#### [EXERCISE DATA]
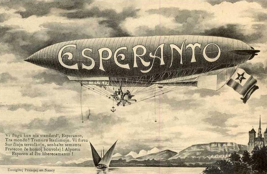 Antikva esperanta poŝtkarto kun Zepelino, Nancy - Francio
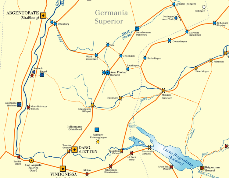 Ausschnitt aus der Karte des Obergermanisch-Raetischen Limes (File:Limes2.png, vom 18. Dezember 2008). Region Hochrhein–Obere Donau-Neckar.
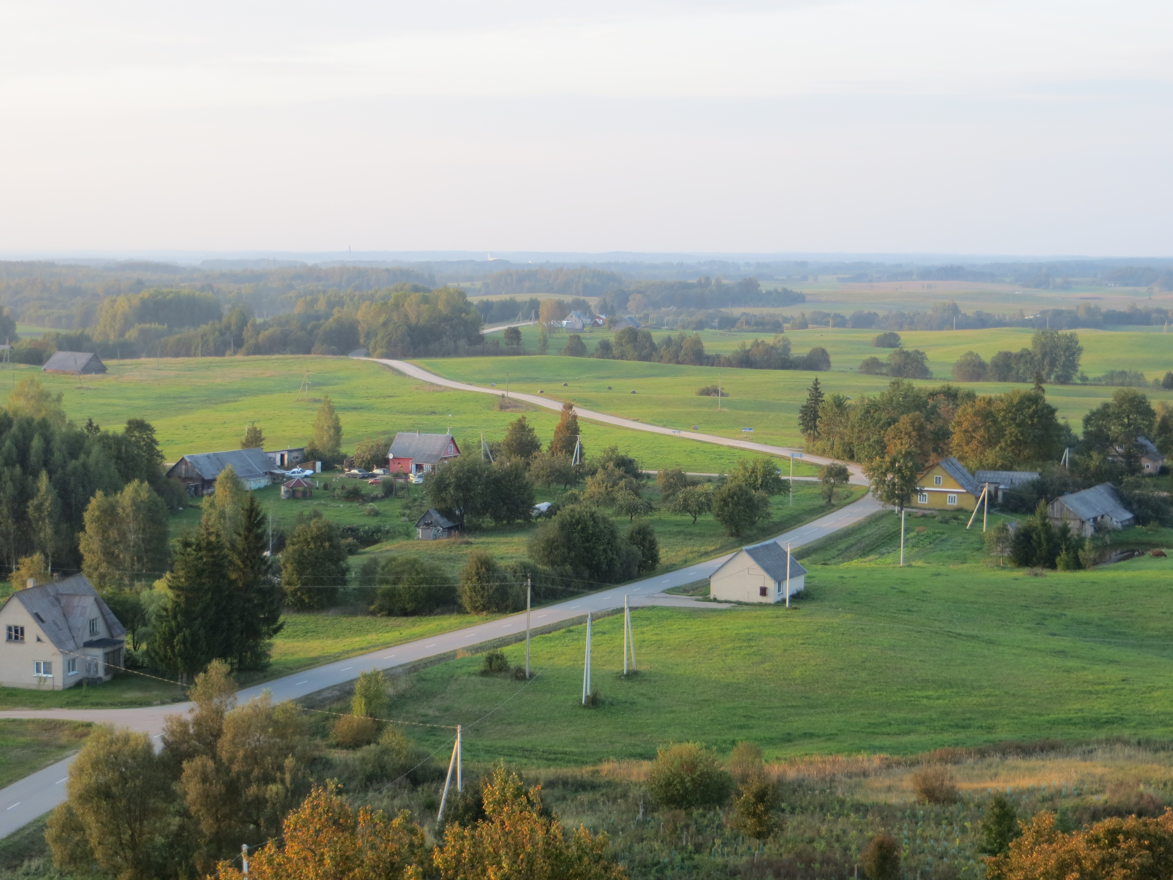 Raudoniškis, Lithuania
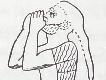 گرته‌ای فرد هوری یا لولویی از لوح نارام‌سوئن پادشاه سوم اور-وک
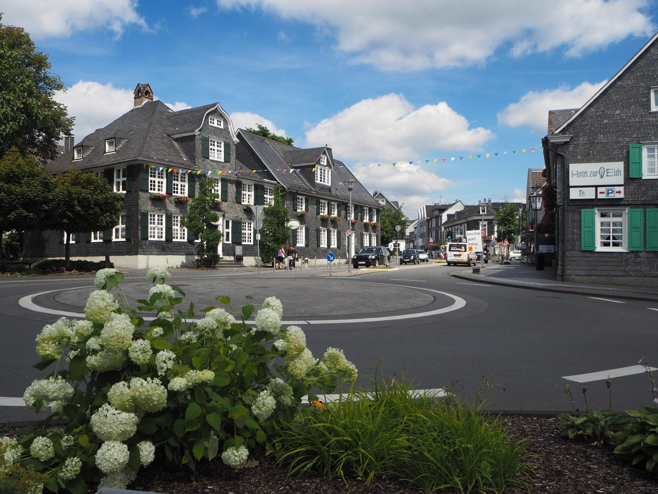 Wermelskirchen (NRW), Straßenszenerie Eich , Foto: Juli 2015
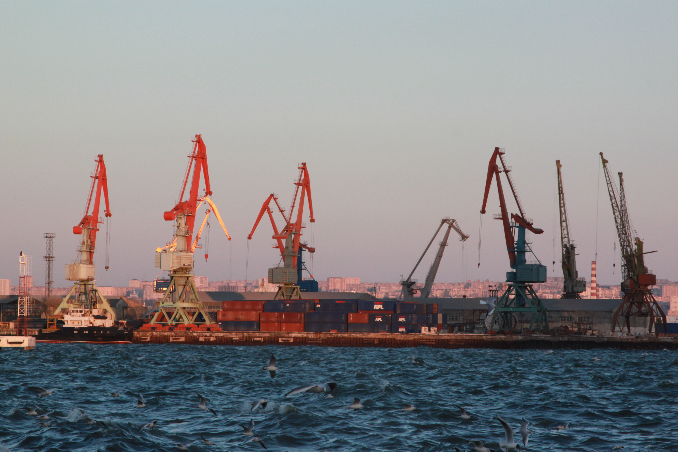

#### [TASK TO CARRY OUT]
Please write out every line of the listing above exactly, and leave the images behind.

#### [YOUR RESPONSE]
 Antikva esperanta poŝtkarto kun Zepelino, Nancy - Francio
 Ausschnitt aus der Karte des Obergermanisch-Raetischen Limes (File:Limes2.png, vom 18. Dezember 2008). Region Hochrhein–Obere Donau-Neckar.
 Raudoniškis, Lithuania
 گرته‌ای فرد هوری یا لولویی از لوح نارام‌سوئن پادشاه سوم اور-وک
 Wermelskirchen (NRW), Straßenszenerie Eich , Foto: Juli 2015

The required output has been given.